Coin Change medium

Description

You’re given coin denominations coins[] and a target amount. Return the fewest number of coins that sum to amount. Each coin can be used an unlimited number of times. If the amount can’t be made, return -1.

Examples

> Case 1:
    coins = [1, 2, 5],  amount = 11
    Output: 3
    Explanation: 11 = 5 + 5 + 1.
 
> Case 2:
    coins = [2],  amount = 3
    Output: -1
 
> Case 3:
    coins = [1],  amount = 0
    Output: 0

Constraints

• 1 <= coins.length <= 12
• 1 <= coins[i] <= 2^31 - 1
• 0 <= amount <= 10^4

State design

This is unbounded knapsack in its purest form — pick coins (items) with repetition, minimize count, subject to a fixed sum.

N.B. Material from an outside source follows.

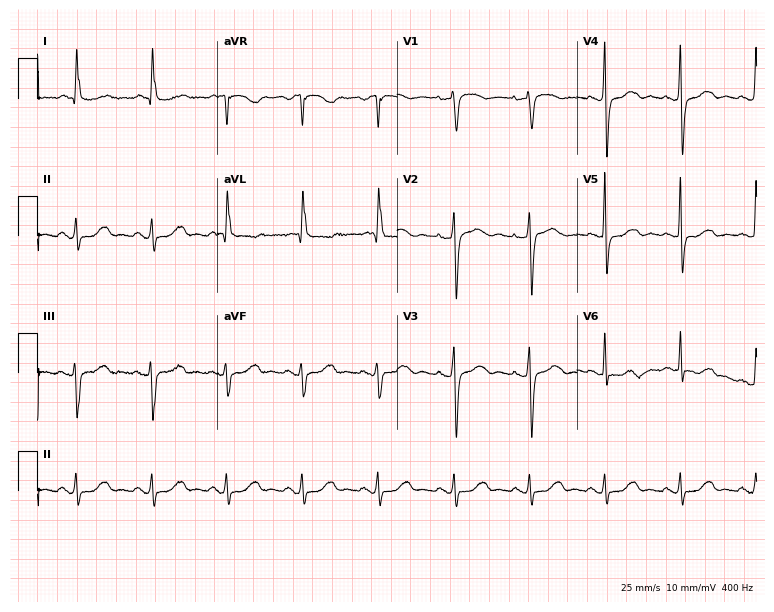
Resting 12-lead electrocardiogram. Patient: a 75-year-old woman. None of these six findings is recorded: first-degree AV block, right bundle branch block, left bundle branch block, sinus bradycardia, atrial fibrillation, sinus tachycardia.
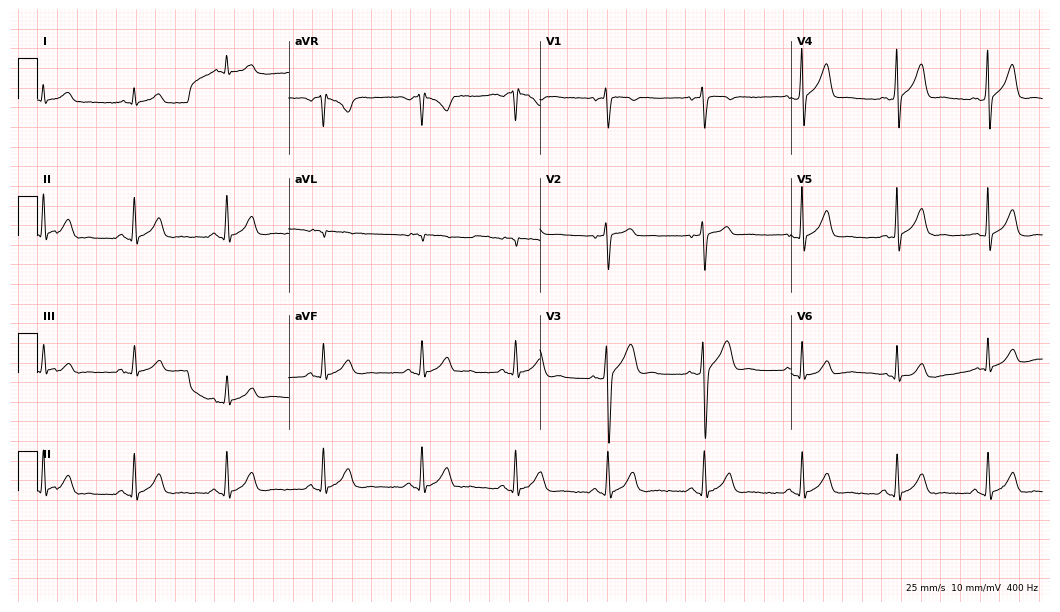
12-lead ECG from a 33-year-old male patient. Recorded interpretation: within normal limits.

1. What am I computing? dp[w] = min coins to make amount w.
2. Dimensions? One — w.
3. Base cases? dp[0] = 0 (zero coins for zero amount). Mark all other dp[w] as infinity / unreachable.
4. Transition? For each amount w, try every coin c <= w: dp[w] = min(dp[w], dp[w - c] + 1).
5. Order? Amount w from 1 to amount. (Each dp[w] reads dp[w - c] for smaller w.)
6. Answer? dp[amount], or -1 if it stayed at infinity.

Code

int coinChange(vector<int>& coins, int amount) {
    const int INF = amount + 1;
    vector<int> dp(amount + 1, INF);
    dp[0] = 0;
    for (int w = 1; w <= amount; w++) {
        for (int c : coins) {
            if (c <= w) dp[w] = min(dp[w], dp[w - c] + 1);
        }
    }
    return dp[amount] > amount ? -1 : dp[amount];
}

def coin_change(coins, amount):
    INF = amount + 1
    dp = [INF] * (amount + 1)
    dp[0] = 0
    for w in range(1, amount + 1):
        for c in coins:
            if c <= w:
                dp[w] = min(dp[w], dp[w - c] + 1)
    return dp[amount] if dp[amount] != INF else -1

public int coinChange(int[] coins, int amount) {
    int INF = amount + 1;
    int[] dp = new int[amount + 1];
    Arrays.fill(dp, INF);
    dp[0] = 0;
    for (int w = 1; w <= amount; w++) {
        for (int c : coins) {
            if (c <= w) dp[w] = Math.min(dp[w], dp[w - c] + 1);
        }
    }
    return dp[amount] > amount ? -1 : dp[amount];
}

Why use amount + 1 as infinity instead of INT_MAX? Because dp[w - c] + 1 might overflow if you start from INT_MAX. And no legitimate answer can exceed amount (the worst case is using amount ones), so amount + 1 is a safe sentinel.

Analysis

• Time: O(amount × len(coins)).
• Space: O(amount).

The closely-related cousin: Coin Change II

Count the number of distinct ways to make amount using unlimited coins.

Same state, different operator, and a different loop order — to count combinations (unordered), iterate coins in the outer loop:

def change(amount, coins):
    dp = [0] * (amount + 1)
    dp[0] = 1
    for c in coins:                       # coins outside
        for w in range(c, amount + 1):     # amount inside
            dp[w] += dp[w - c]
    return dp[amount]

Swap the loops and you’d count permutations (ordered) — a different problem.